*Given information*:
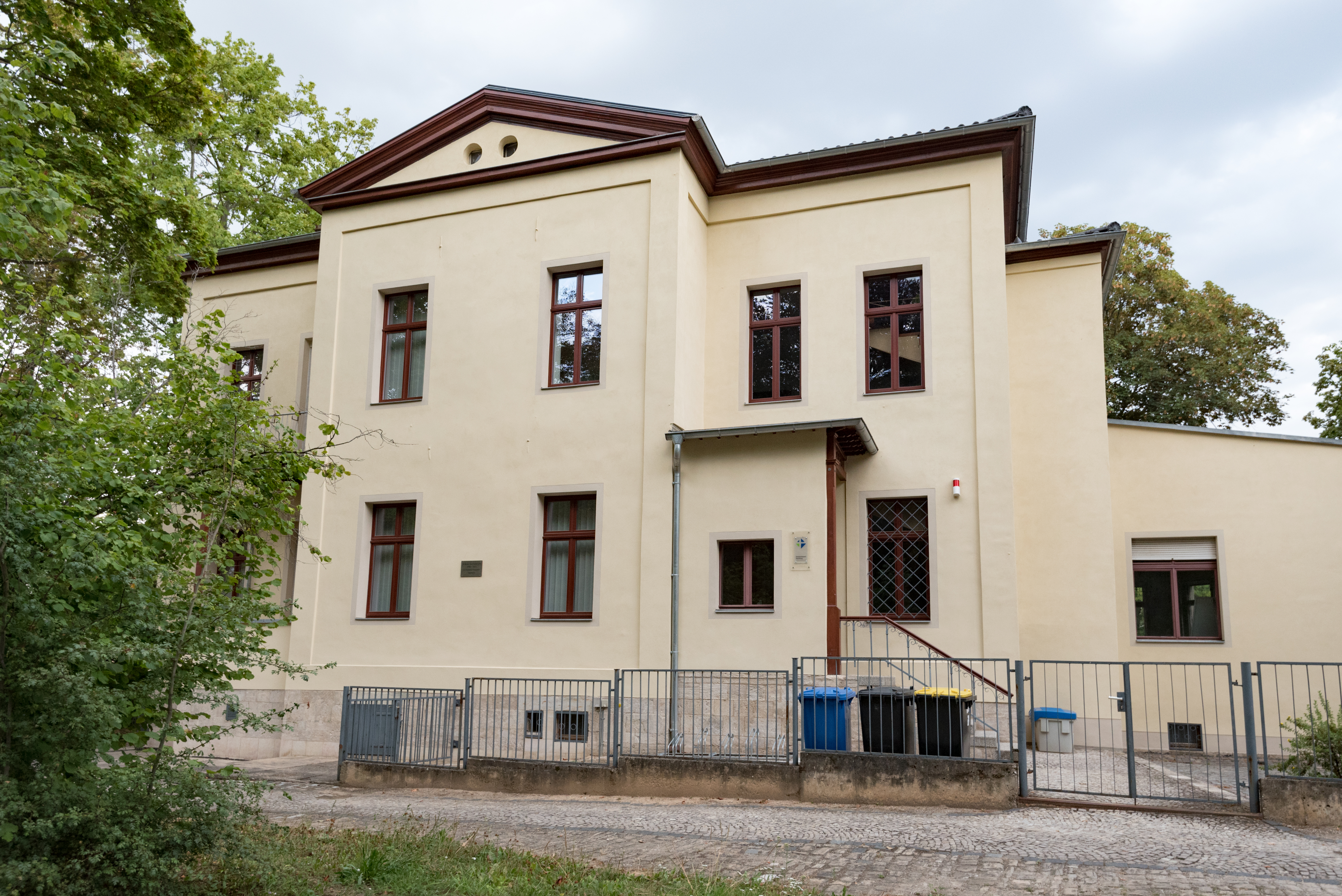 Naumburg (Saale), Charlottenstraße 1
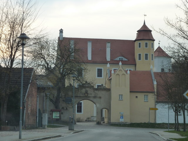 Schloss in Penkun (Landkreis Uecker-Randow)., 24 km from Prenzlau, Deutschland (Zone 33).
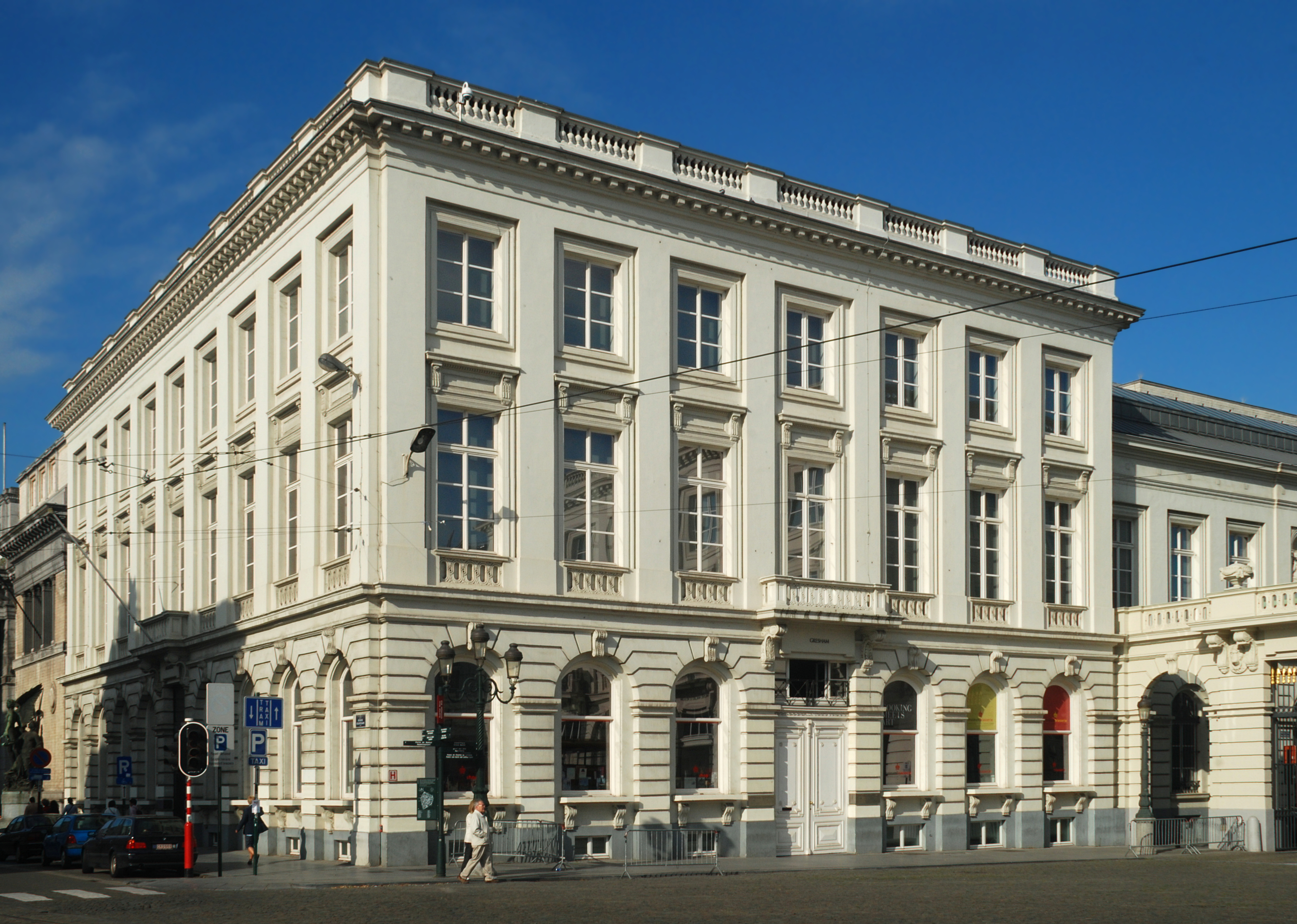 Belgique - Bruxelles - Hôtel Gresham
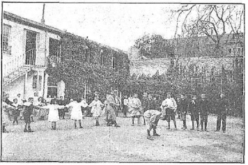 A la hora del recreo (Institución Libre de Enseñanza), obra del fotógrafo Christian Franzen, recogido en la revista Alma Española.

* * *

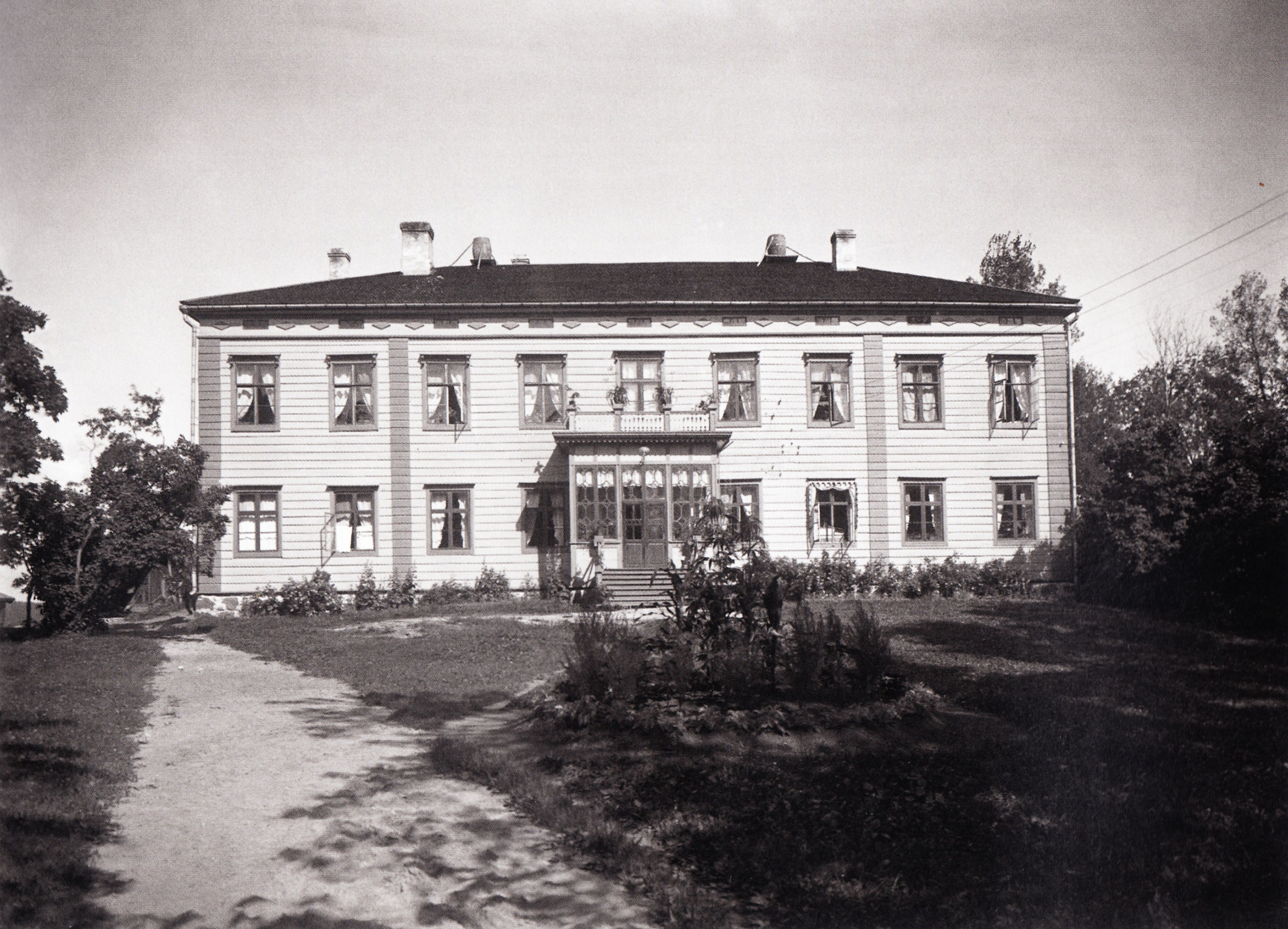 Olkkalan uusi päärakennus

*Task statement*: Reproduce the lines above starting at the one with "Naumburg (Saale), Charlottenstraße 1" and ending at the one with "A la hora del", both included, exactly and with no pictures.

*Solution for this problem*:
 Naumburg (Saale), Charlottenstraße 1
 Schloss in Penkun (Landkreis Uecker-Randow)., 24 km from Prenzlau, Deutschland (Zone 33).
 Belgique - Bruxelles - Hôtel Gresham
 A la hora del recreo (Institución Libre de Enseñanza), obra del fotógrafo Christian Franzen, recogido en la revista Alma Española.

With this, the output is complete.